SUPREME COURT OF THE UNITED STATES


No. 00—1250

US AIRWAYS, INC., PETITIONER v.
ROBERT BARNETT

ON WRIT OF CERTIORARI TO THE UNITED STATES COURT OF APPEALS FOR THE NINTH CIRCUIT

[April 29, 2002]

Justice Stevens, concurring.

While I join the Court’s opinion, my colleagues’ separate writings prompt these additional comments.

A possible conflict with an employer’s seniority system is relevant to the question whether a disabled employee’s requested accommodation is “reasonable” within the meaning of the Americans With Disabilities Act of 1990. For that reason, to the extent that the Court of Appeals concluded that a seniority system is only relevant to the question whether a given accommodation would impose an “undue hardship” on an employer, or determined that such a system has only a minor bearing on the reasonableness inquiry, it misread the statute.

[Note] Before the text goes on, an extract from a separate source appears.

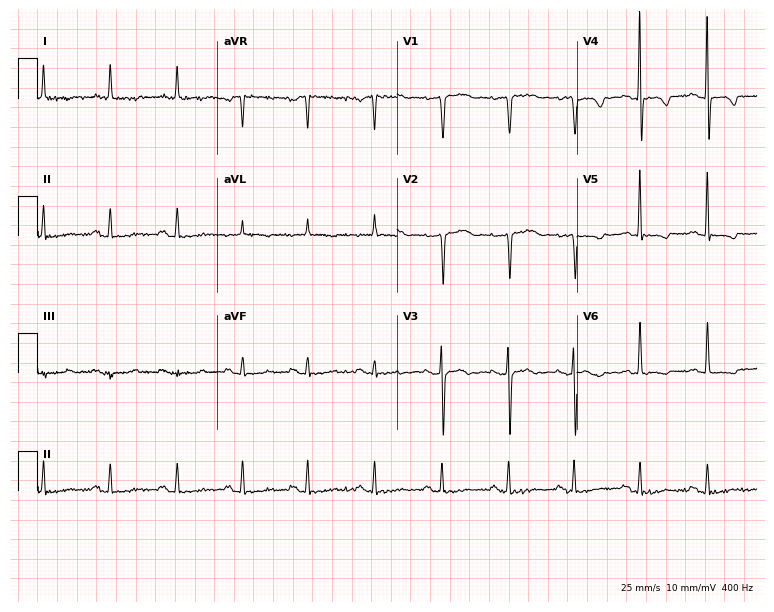
Resting 12-lead electrocardiogram. Patient: a 77-year-old female. Read as a normal ECG.
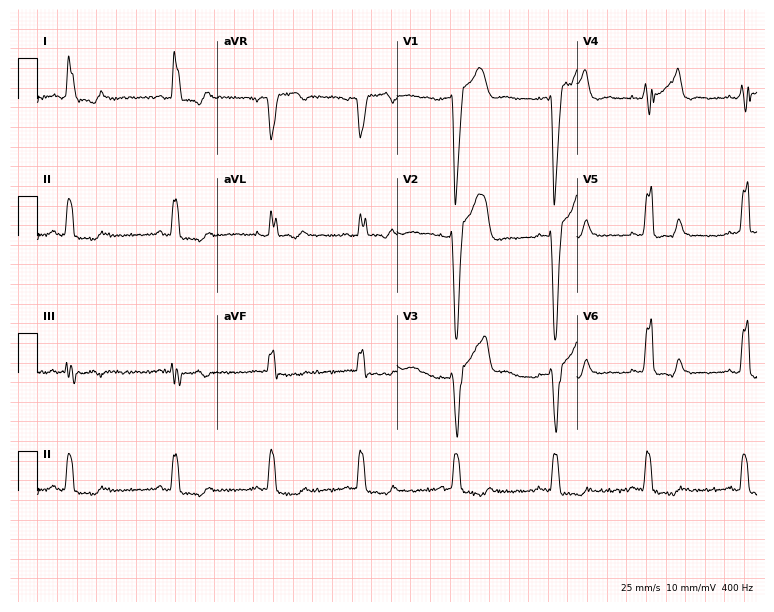
12-lead ECG from a 42-year-old woman. Shows left bundle branch block (LBBB).

Although the Court of Appeals did not apply the standard that the Court endorses today, it correctly rejected the per se rule that petitioner has pressed upon us and properly reversed the District Court’s entry of summary judgment for petitioner. The Court of Appeals also correctly held that there was a triable issue of fact precluding the entry of summary judgment with respect to whether petitioner violated the statute by failing to engage in an interactive process concerning respondent’s three proposed accommodations. 228 F.3d 1105, 1117 (CA9 2000) (en banc). This latter holding is untouched by the Court’s opinion today.

Among the questions that I have not been able to answer on the basis of the limited record that has been presented to us are: (1) whether the mailroom position held by respondent became open for bidding merely in response to a routine airline schedule change,1 or as the direct consequence of the layoff of several thousand employees;2 (2) whether respondent’s requested accommodation should be viewed as an assignment to a vacant position,3 or as the maintenance of the status quo;4 and (3) exactly what impact the grant of respondent’s request would have had on other employees.5 As I understand the Court’s opinion, on remand, respondent will have the burden of answering these and other questions in order to overcome the presumption that petitioner’s seniority system justified respondent’s discharge.


Notes

1. Brief for Respondent 3 (quoting Lodging of Respondent 7—8 (letter, dated Mar. 8, 1994, from petitioner’s counsel to EEOC)).

2. Brief for Petitioner 5 (citing App. 21 (declaration in support of petitioner’s summary judgment motion)).

3. See post, at 3 (O’Connor, J., concurring).

4. See post, at 4 (Souter, J., dissenting).

5. See, e.g., post, at 4 (Souter, J., dissenting) (“There was no evidence in the District Court of any unmanageable ripple effects from Barnett’s request”).